[Data excerpts]
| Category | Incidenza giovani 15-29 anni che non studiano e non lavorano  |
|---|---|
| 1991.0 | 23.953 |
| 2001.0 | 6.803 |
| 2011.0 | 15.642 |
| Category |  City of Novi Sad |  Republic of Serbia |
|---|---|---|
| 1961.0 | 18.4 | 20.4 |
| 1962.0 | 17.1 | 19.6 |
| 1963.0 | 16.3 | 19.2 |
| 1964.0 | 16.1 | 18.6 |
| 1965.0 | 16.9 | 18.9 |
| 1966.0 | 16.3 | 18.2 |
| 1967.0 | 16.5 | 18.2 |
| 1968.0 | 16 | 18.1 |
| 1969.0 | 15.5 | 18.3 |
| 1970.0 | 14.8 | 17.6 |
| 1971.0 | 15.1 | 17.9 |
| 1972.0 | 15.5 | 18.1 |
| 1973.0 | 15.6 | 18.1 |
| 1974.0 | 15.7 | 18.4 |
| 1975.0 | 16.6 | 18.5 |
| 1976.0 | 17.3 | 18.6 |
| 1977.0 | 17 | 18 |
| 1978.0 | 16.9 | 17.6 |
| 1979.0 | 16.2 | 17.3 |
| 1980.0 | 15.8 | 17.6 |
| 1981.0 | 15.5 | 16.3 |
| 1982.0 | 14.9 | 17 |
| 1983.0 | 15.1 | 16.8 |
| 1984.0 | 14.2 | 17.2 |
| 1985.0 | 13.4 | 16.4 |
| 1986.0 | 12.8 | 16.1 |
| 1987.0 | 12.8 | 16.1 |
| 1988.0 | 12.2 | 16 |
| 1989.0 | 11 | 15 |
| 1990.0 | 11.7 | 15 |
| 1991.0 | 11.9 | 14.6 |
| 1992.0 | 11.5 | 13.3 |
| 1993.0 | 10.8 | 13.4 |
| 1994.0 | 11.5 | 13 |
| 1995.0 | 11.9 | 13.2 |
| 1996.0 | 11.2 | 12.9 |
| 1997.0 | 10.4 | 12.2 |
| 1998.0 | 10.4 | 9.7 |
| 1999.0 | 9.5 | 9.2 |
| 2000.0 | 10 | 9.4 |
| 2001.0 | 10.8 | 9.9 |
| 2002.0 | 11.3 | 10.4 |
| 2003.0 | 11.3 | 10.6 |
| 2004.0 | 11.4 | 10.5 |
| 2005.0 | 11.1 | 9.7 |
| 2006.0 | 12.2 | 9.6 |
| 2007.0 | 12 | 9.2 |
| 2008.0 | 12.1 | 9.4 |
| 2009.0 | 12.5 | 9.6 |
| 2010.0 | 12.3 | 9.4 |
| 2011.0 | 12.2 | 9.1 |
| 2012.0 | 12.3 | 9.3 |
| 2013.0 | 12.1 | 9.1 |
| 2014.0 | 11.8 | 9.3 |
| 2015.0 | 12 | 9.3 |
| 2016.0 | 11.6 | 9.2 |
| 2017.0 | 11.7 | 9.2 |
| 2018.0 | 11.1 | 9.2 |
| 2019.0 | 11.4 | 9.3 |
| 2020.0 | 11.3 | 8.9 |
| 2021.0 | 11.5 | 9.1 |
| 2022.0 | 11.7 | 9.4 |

▶ Work instruction
Exact copies of the line with "11.3 | 10.4 |" and of every later line in the entries make up the whole answer.

▶ Response
| 2002.0 | 11.3 | 10.4 |
| 2003.0 | 11.3 | 10.6 |
| 2004.0 | 11.4 | 10.5 |
| 2005.0 | 11.1 | 9.7 |
| 2006.0 | 12.2 | 9.6 |
| 2007.0 | 12 | 9.2 |
| 2008.0 | 12.1 | 9.4 |
| 2009.0 | 12.5 | 9.6 |
| 2010.0 | 12.3 | 9.4 |
| 2011.0 | 12.2 | 9.1 |
| 2012.0 | 12.3 | 9.3 |
| 2013.0 | 12.1 | 9.1 |
| 2014.0 | 11.8 | 9.3 |
| 2015.0 | 12 | 9.3 |
| 2016.0 | 11.6 | 9.2 |
| 2017.0 | 11.7 | 9.2 |
| 2018.0 | 11.1 | 9.2 |
| 2019.0 | 11.4 | 9.3 |
| 2020.0 | 11.3 | 8.9 |
| 2021.0 | 11.5 | 9.1 |
| 2022.0 | 11.7 | 9.4 |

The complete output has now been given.